What should a Bayesian do given probability of proving X vs. of disproving X?

post by PhilGoetz · 2014-06-07T18:40:38.419Z · score: 0 (13 votes) · LW · GW · Legacy · 19 comments

Consider some disputed proposition X. Suppose there appeared to be a limited number of ways of proving and of disproving X. No one has yet constructed a proof or disproof, but you have a feeling for how likely it is that someone will.

For instance, take Fermat's Last Theorem or the 4-color problem. For each of them, at one point in time, there was no proof, but people had some sense of the prior probability of observing the lack of a counterexample given the space searched so far. They could use that to assign a probability of there being a counterexample (and hence a disproof) [1]. Later, there was an alleged proof, and people could estimate the probability that the proof was correct based on the reputation of the prover and the approach used. At that point, people could assign values to both P(will_be_proven(X)) and P(will_be_disproven(X)).

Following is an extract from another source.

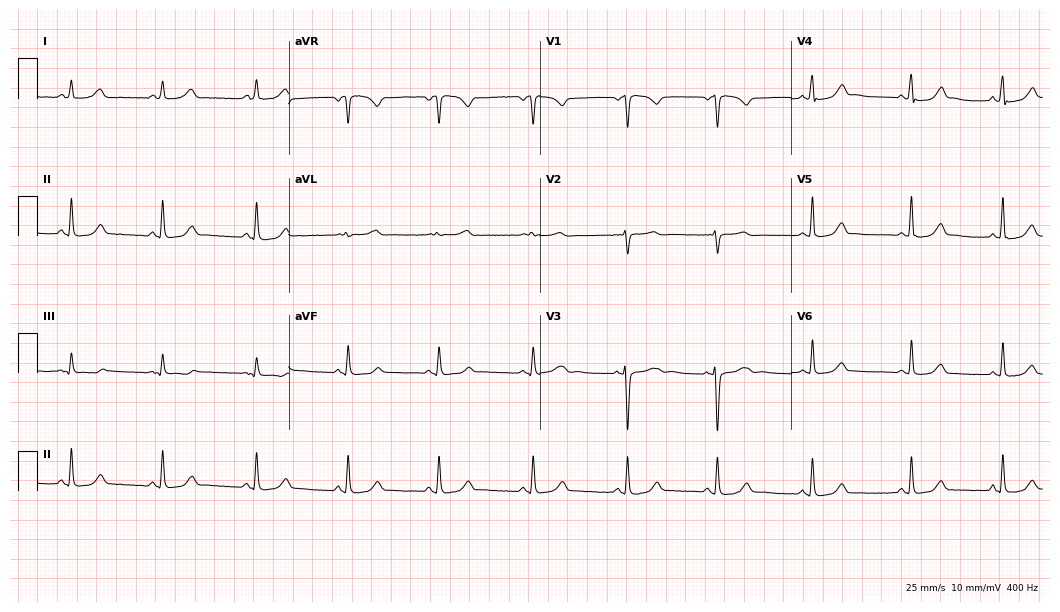
Electrocardiogram (10.2-second recording at 400 Hz), a female, 40 years old. Overall reading on record: normal ECG.
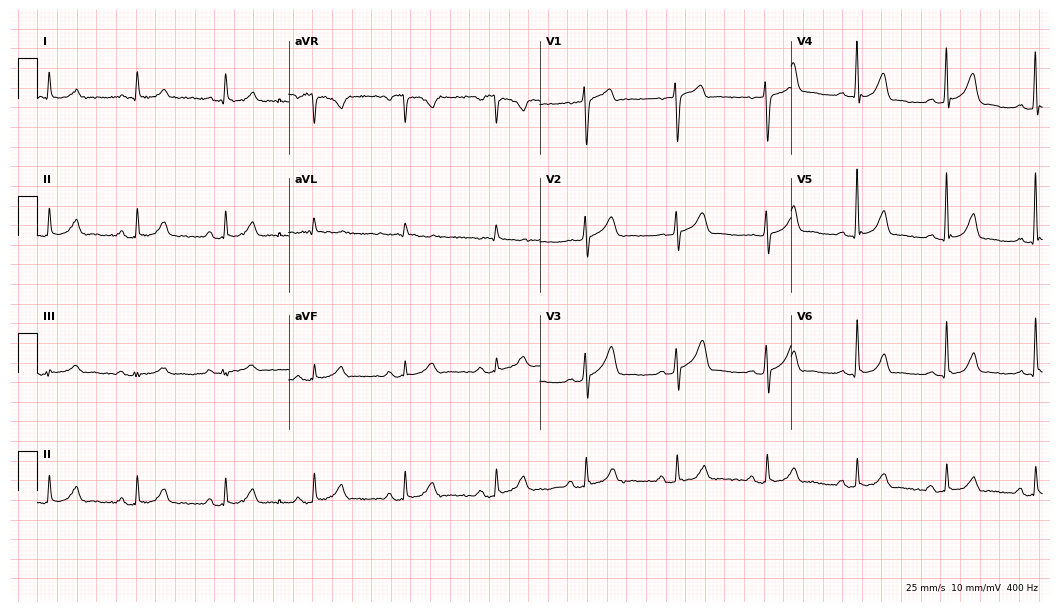
12-lead ECG from an 81-year-old male patient. No first-degree AV block, right bundle branch block (RBBB), left bundle branch block (LBBB), sinus bradycardia, atrial fibrillation (AF) or sinus tachycardia recorded for this tracing. Findings outside these six are not listed.

Is it reasonable to assign P(X) = P(will_be_proven(X)) / (P(will_be_proven(X)) + P(will_be_disproven(X))) ?

If so, consider X = "free will exists". One could argue that the term "free will" is defined such that it is impossible to detect it, or to prove that it exists. But if one could prove that the many worlds interpretation of quantum mechanics is correct, that would constitute a disproof of X. Then P(will_be_proven(X)) / (P(will_be_proven(X)) + P(will_be_disproven(X))) = 0.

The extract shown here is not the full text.